One of the most vexing problems facing traditional managers is planning the transition from a physical site-based business model to one that successfully integrates e-business and capitalizes on the transformation of old and new. Many managers, traumatized by the stigma of dot-com failures, seek viable, experientially validated advice on developing migration strategies. This book fills the gap, offering managers a solid array of alternatives with evaluative methods for identifying the best model. Weill (director, Center for Information Systems Research, MIT Sloan School of Management) and Vitale (dean and director, Australian Graduate School of Management) present eight "atomic'" business models, created with deep insight based on sound research principles and supported by detailed case studies. Each new structural model is discussed in depth and is easily understood by academic readers and practitioners.
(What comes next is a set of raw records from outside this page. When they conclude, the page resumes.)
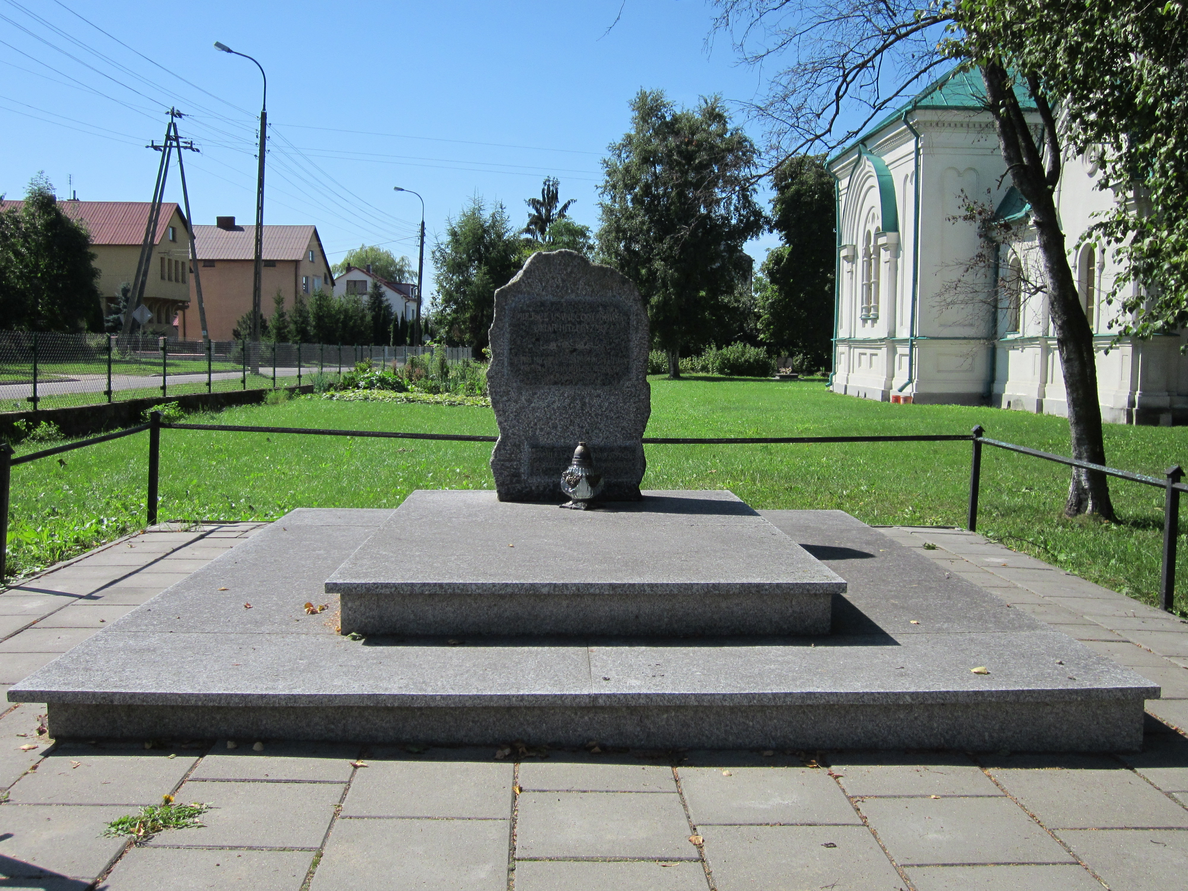 ul. Mickiewicza. W czasie II wojny światowej w cerkwi pw. Wniebowstąpienia Pańskiego oraz pod jej ścianami odbywały się egzekucji ludności cywilnej zginęło ponad 60 osób, upamiętnia to obelisk ustawiony na placu przy cerkiewnym następującej treści: ,,Miejsce uświęcone krwią ofiar hitleryzmu. W tym miejscu w latach 1941 –1944 zginęło z rąk hitlerowskich około 70 osób. Pamięci pomordowanych społeczność Ciechanowca”. Obecnie w planach jest ogrodzenie tego terenu.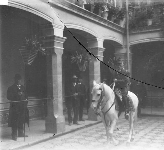 El presidente de la República del Ecuador, Gral. Eloy Alfaro Delgado, montado sobre el corcel presidencial en el patio sur del Palacio de Carondelet (circa 1906).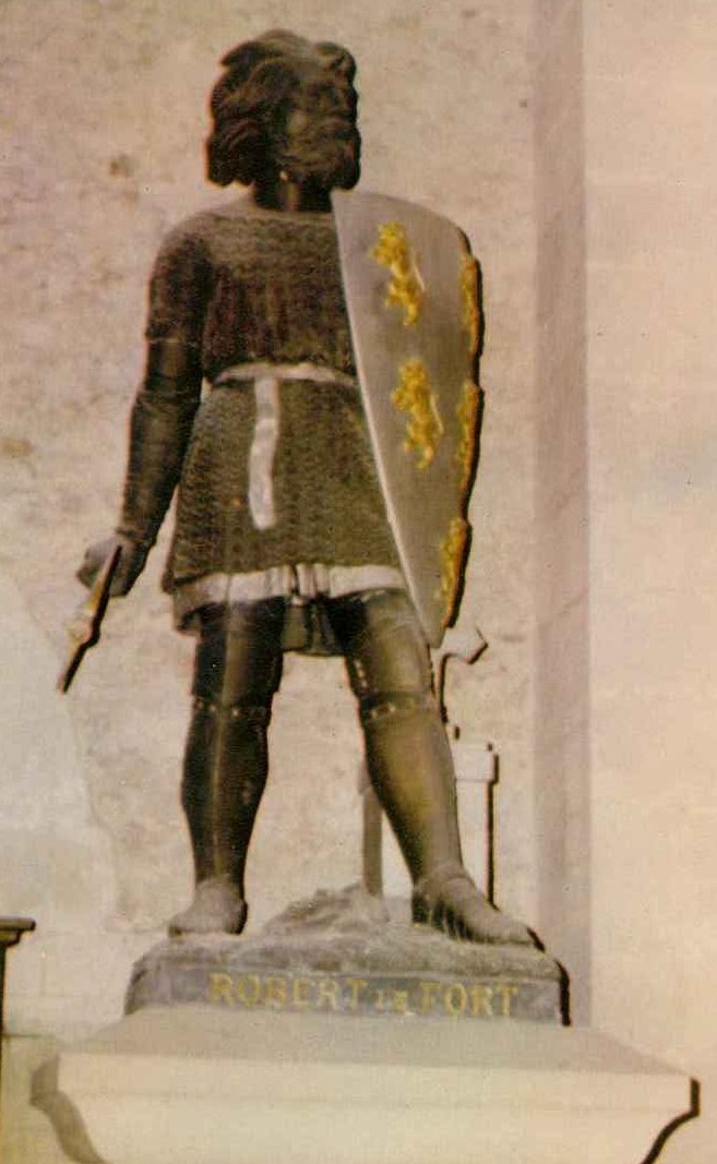 Statue de Robert le Fort par David d'Angers, située dans l'église Notre Dame de Brissarthe.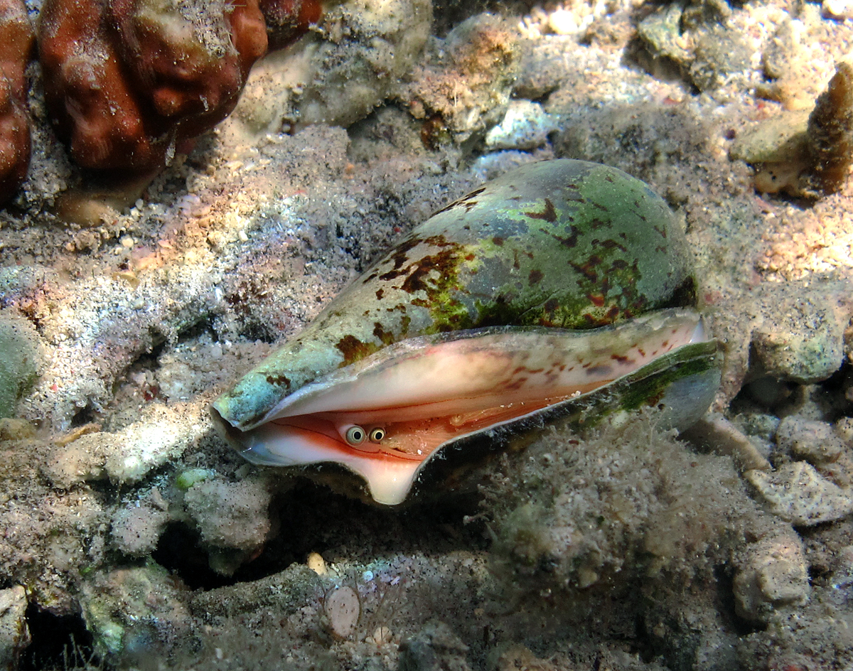 Le gastéropode Strombus decorus à la Réunion.

Weill expands new dimensions of understanding of the potential of e-business as addressed in his earlier book coauthored with Marianne Broadbent, Leveraging the New Infrastructure (1998). References are provided, with an appendix of supporting analytical information about the research conducted. Appropriate (and a rich source for discussion) for graduate-level business students, researchers, faculty, and professionals. N. J. Johnson Capella University

Author notes provided by Syndetics

Peter Weill is Director of the Center for Information Systems Research and Senior Research Scientist at MIT's Sloan School of Management.